Identifikasi dan diferensiasi bidang virulen strain dari strain vaksin
serotipe I dilemahkan.

KESIMPULAN

Pengidentifikasian suatu mikroorganisme bakteri dapat dilakukan metode


modern atau molecular diagnosis. Metode yang paling umum digunakan adalah
metode Polymerase Chain Reaction (PCR), Pulsed Field Gel Electrophoresis (PFGE)
dan Multilocus Sequencing Typing (MST).

Virus merupakan organisme yang bersifat patogen dan hanya bisa


berkembang di sel hidup.

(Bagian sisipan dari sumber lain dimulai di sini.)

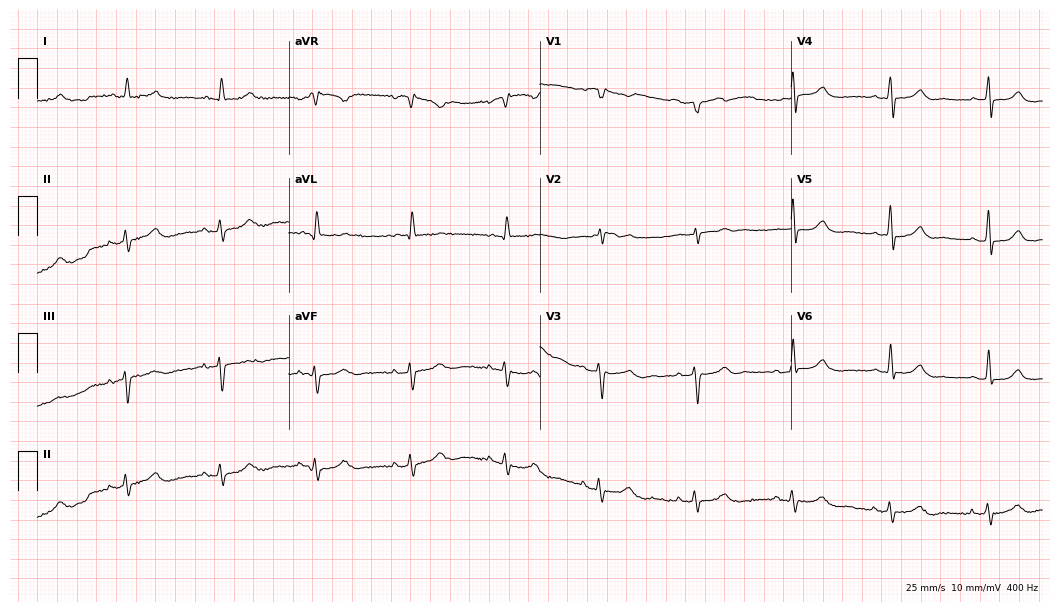
Standard 12-lead ECG recorded from a man, 81 years old. Read as a normal ECG.
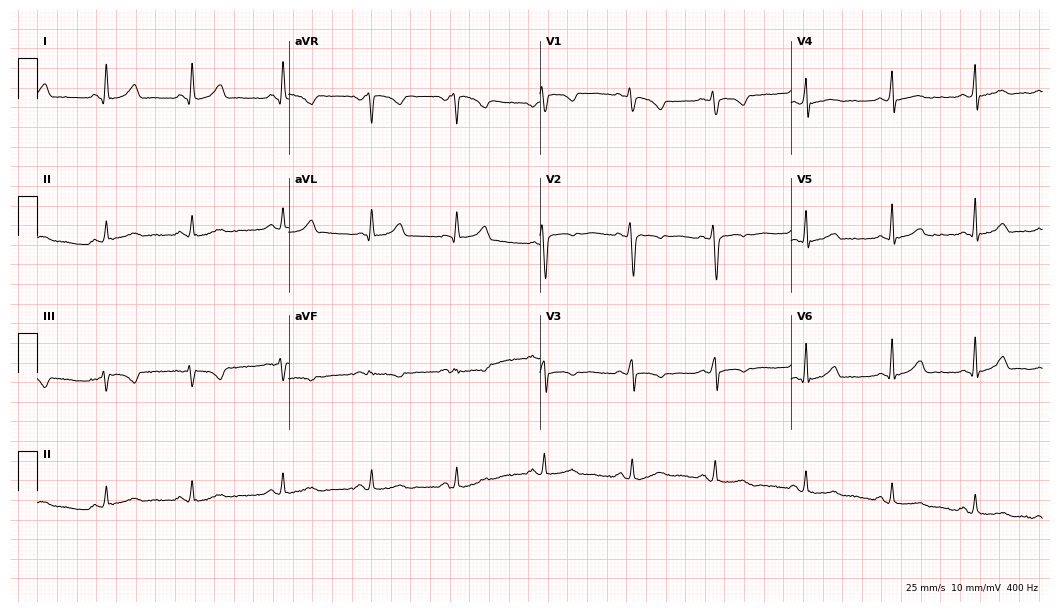
ECG (10.2-second recording at 400 Hz) — a female patient, 23 years old. Labelled as a normal ECG.
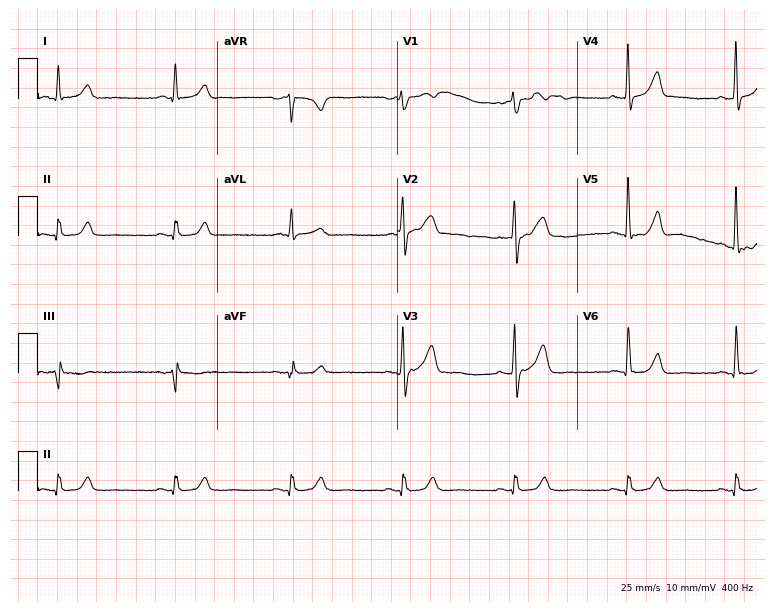
Resting 12-lead electrocardiogram (7.3-second recording at 400 Hz). Patient: a man, 57 years old. Read as a normal ECG.
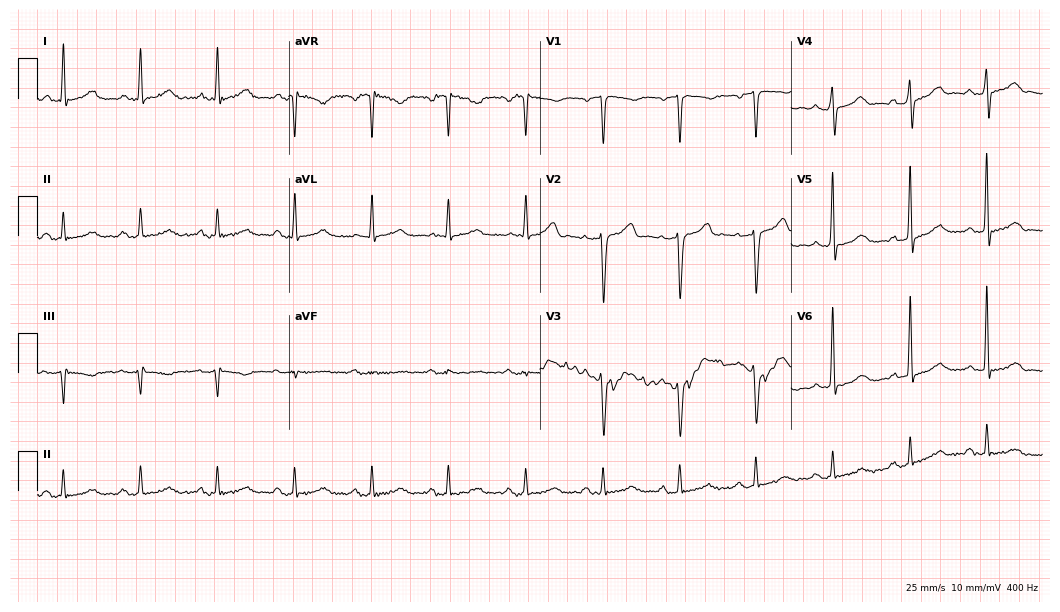
12-lead ECG (10.2-second recording at 400 Hz) from a 52-year-old male patient. Screened for six findings — first-degree AV block, right bundle branch block, left bundle branch block, sinus bradycardia, atrial fibrillation, sinus tachycardia — none is recorded.
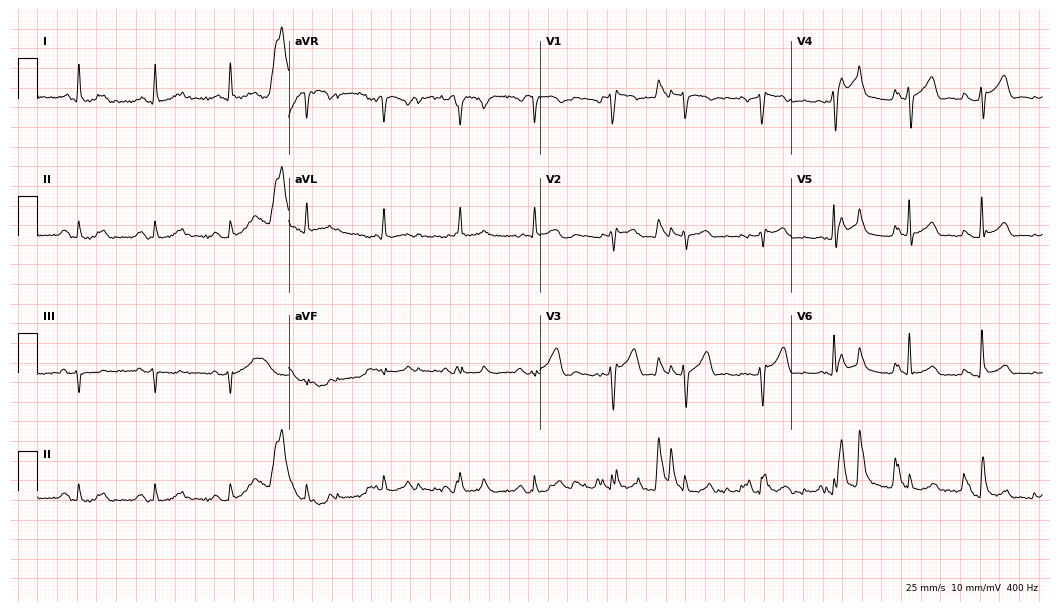
12-lead ECG from a 55-year-old male. Labelled as a normal ECG.
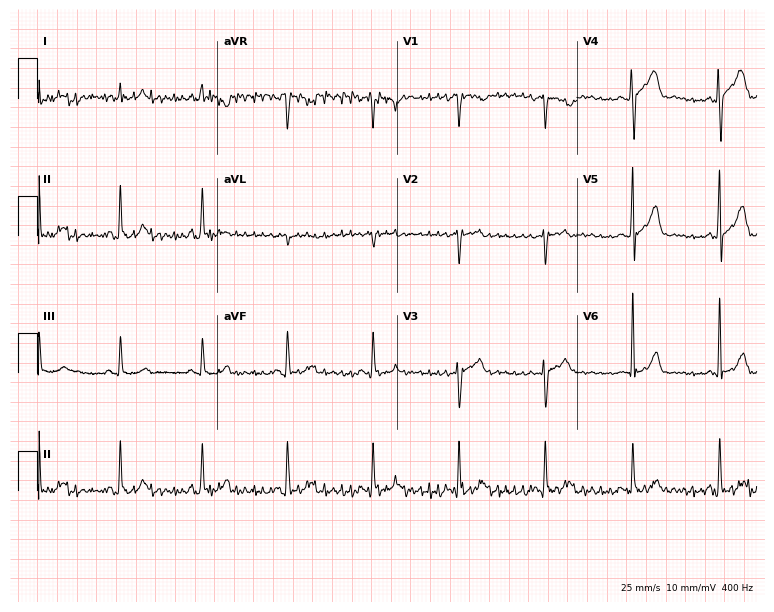
Resting 12-lead electrocardiogram (7.3-second recording at 400 Hz). Patient: a 58-year-old male. None of these six findings is recorded: first-degree AV block, right bundle branch block, left bundle branch block, sinus bradycardia, atrial fibrillation, sinus tachycardia. Findings outside these six are not listed.
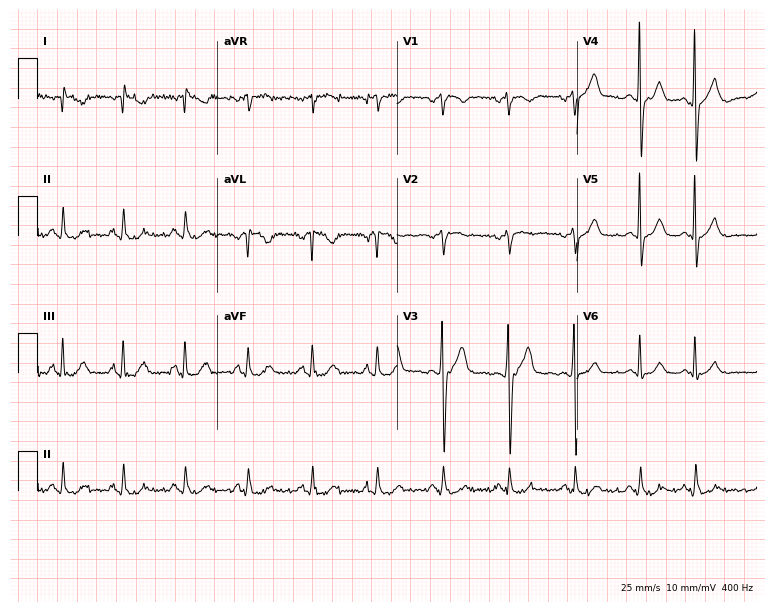
12-lead ECG from a man, 55 years old. Screened for six findings — first-degree AV block, right bundle branch block, left bundle branch block, sinus bradycardia, atrial fibrillation, sinus tachycardia — none is recorded.
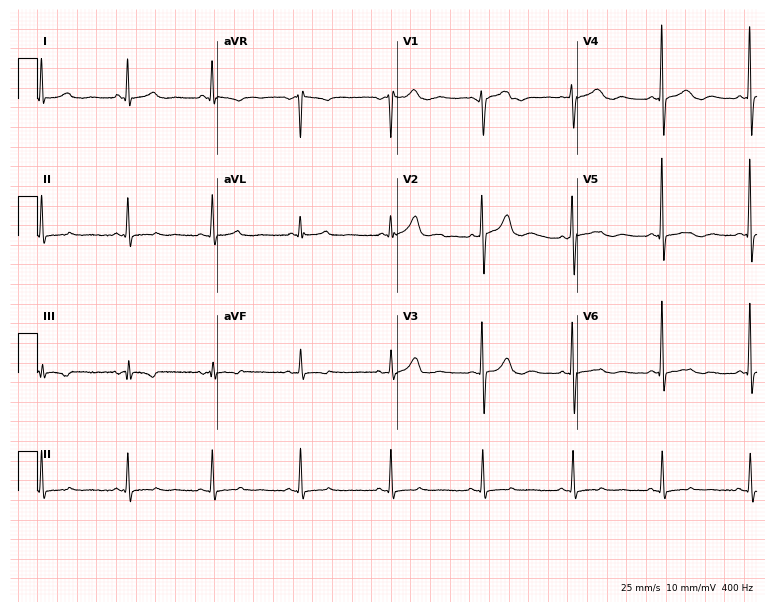
Electrocardiogram (7.3-second recording at 400 Hz), a female, 65 years old. Of the six screened findings (first-degree AV block, right bundle branch block (RBBB), left bundle branch block (LBBB), sinus bradycardia, atrial fibrillation (AF), sinus tachycardia), none is recorded.
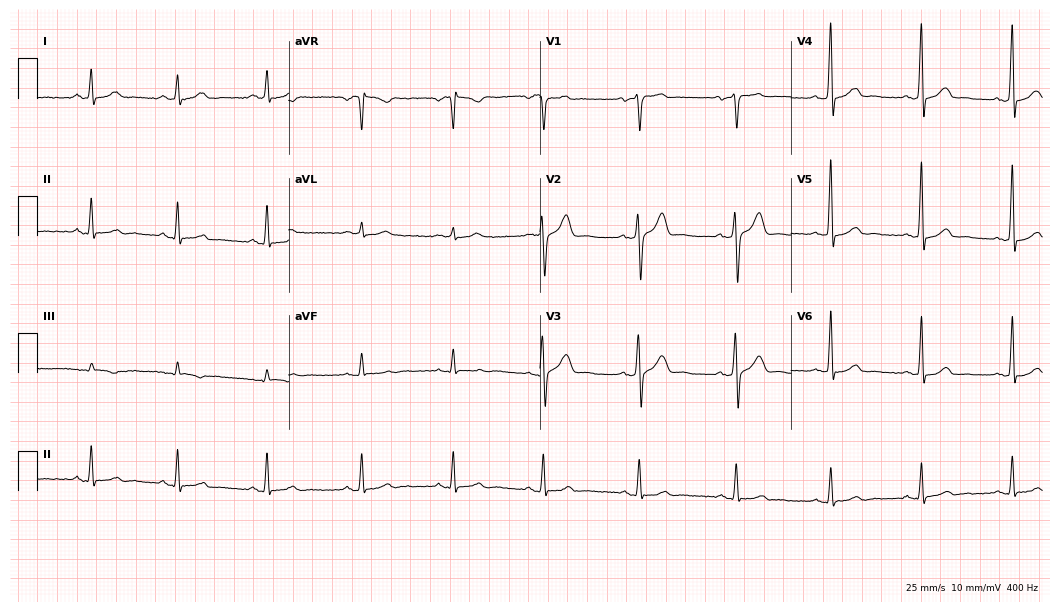
Electrocardiogram, a 31-year-old female patient. Overall reading on record: normal ECG.
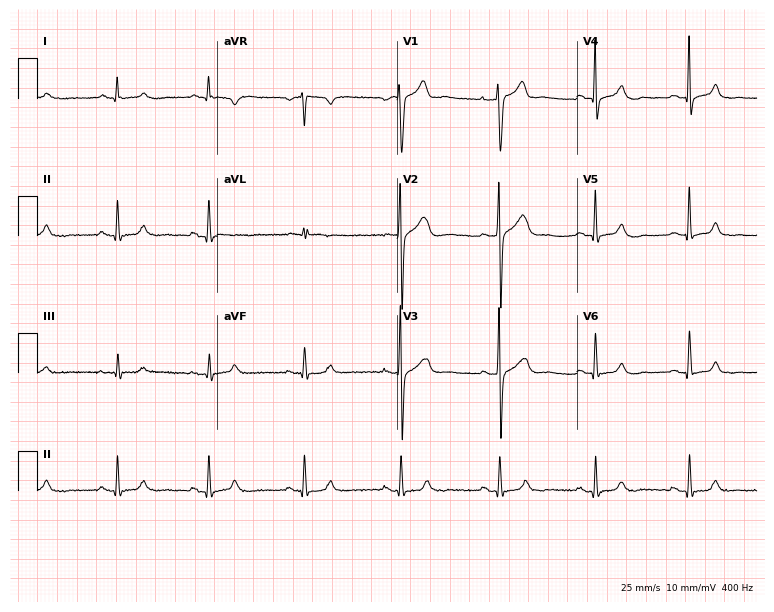
Resting 12-lead electrocardiogram (7.3-second recording at 400 Hz). Patient: a male, 44 years old. None of these six findings is recorded: first-degree AV block, right bundle branch block (RBBB), left bundle branch block (LBBB), sinus bradycardia, atrial fibrillation (AF), sinus tachycardia.
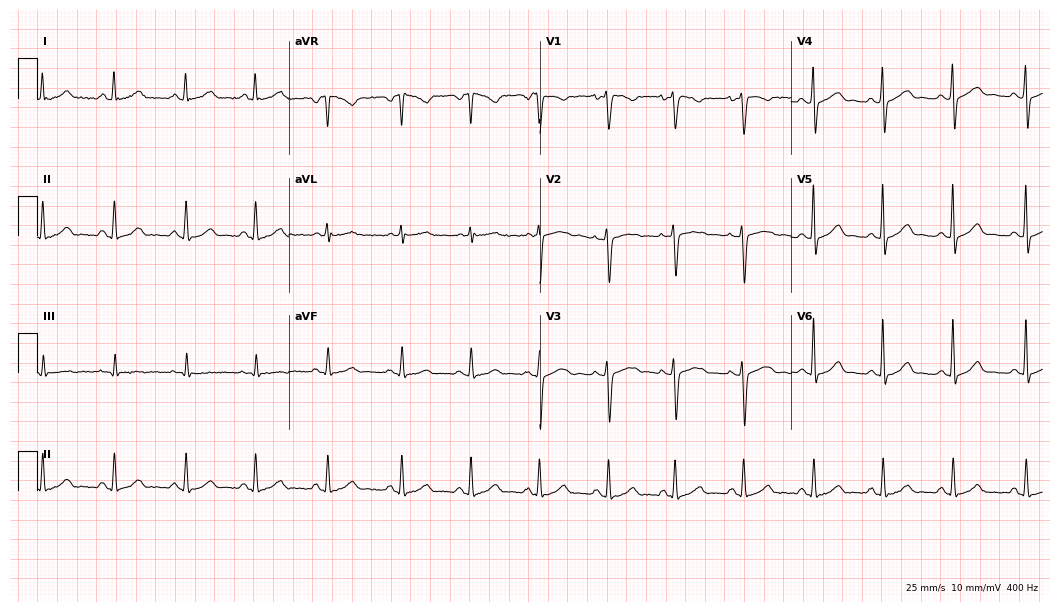
Electrocardiogram, a female patient, 22 years old. Overall reading on record: normal ECG.

Diagnose atau identifikasi virus dapat dilakukan dengan
diagnose molekuler dan diagnose berbasis serologi. Virus dilemahkan menjadi vaksin
dengan tujuan mencegah infeksi penyait virus. Dalam kedokteran hewan ckasin
digunakan untuk mengontrol penyakit viral hewan diantaranya Avian Influenza,
Infectious Bronchitis dan Marek desease.